Carry over Allowances
Some dealers get the incentives in form of cash and discounts when they wish to buy end- of- model- year vehicle. The New Year vehicle is given much importance to that of an old year vehicle. An old year vehicle is often taken as carry over vehicle. Manufacturers are always in hurry to sell those models to the dealers. That is why they get ready to pay high incentives to the dealers in order to motivate them to buy the old year models. These discounts range usually from small amounts of cash to large sums depending upon vehicle to vehicle. Once these vehicles come to the dealers, they also think it their duty to pass some of the discount to customers in form of New Year end clearance sales. These carry-overs are other than rebates and dealer incentives. You cannot be sure with the sales person to know about these extra payments, as some of the dealers do not let their sales persons get acquainted with these concealed payments.
Dealer incentives
Dealers get special incentives on stagnant inventory too. It happens during different times of the year. We already know that the biggest incentive held at the end of the year on the sale of carry over vehicles. But if the sale of carry over models does not get finalized then the dealers get the older models replaced by new ones. Some good dealers get secret incentives based on their performance. They are concealed manufacturer-to- dealer incentives. These incentives are not passed to customers by the dealers. We get across to many schemes as well as discount offers in the news paper that are openly disclosed for the consumers. They are known as “advertised” manufacturer- to- consumer discount.
Packs
Dealers go by their own constructed formula to have the payments from the manufactures. They divide the total of their advertising budget, utility bills, and insurance payments by the number of the vehicles sold in the prior year. What they packed into the price of the every vehicle is overhead charge that they already have decided for the each vehicle. The range of these packs depends on the market as it can be from $300 to $500 per vehicle. These packs are non negotiable. Not all of the dealers charge for their all expenses but only their advertising costs. They split their overhead expenses in different ways.

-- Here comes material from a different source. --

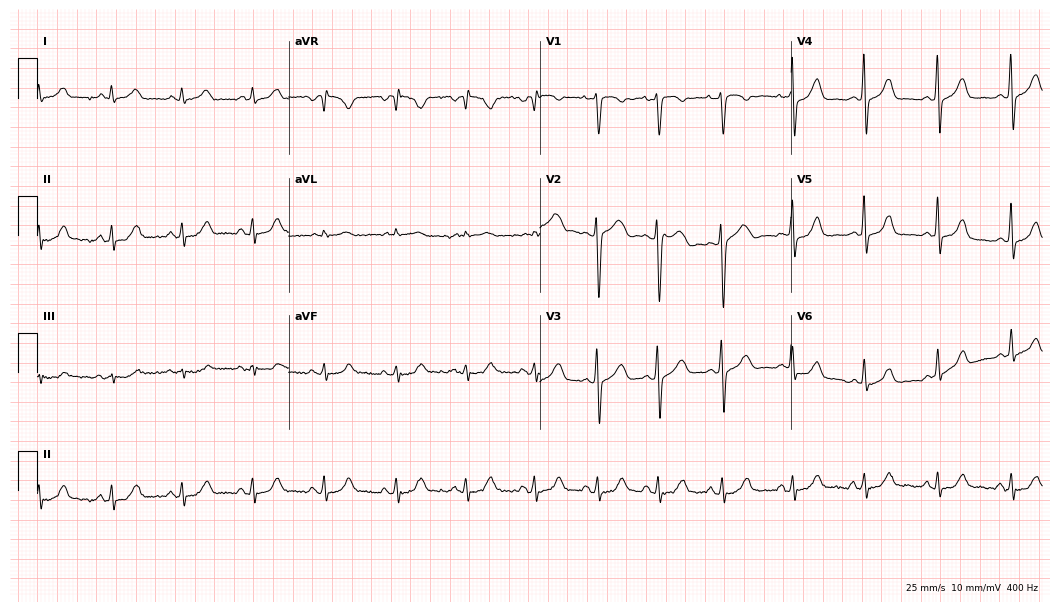
12-lead ECG from a 40-year-old female (10.2-second recording at 400 Hz). Recorded interpretation: within normal limits.

Financing and rebates offered by the manufacturers
Some of the models that we wish are eligible for the rebate, so it is better to check for their individual scheme and discounts. Instead of the rebates, some manufacturers offer special low financing. It can be as low as 0. 0%. It is always beneficial to have financing first and then applying for the rebates to the purchase price. You may get combined manufacturer rebate with the pre approved financing. This step will maximize your savings. Rebates and special financing are the special discounts available for the new car buyer. These schemes are generally unhealthy for the dealers so they nay misguide you on these facts. The customer should get well acquainted with all such existing schemes and available discounts. Some well renowned manufacturers do provide the highest rebates on slow moving on inventory. A consumer can easily take advantage of these rebates. When a car becomes an attraction among the auto enthusiasts, then the dealers do not need to offer the rebates with selling of that car.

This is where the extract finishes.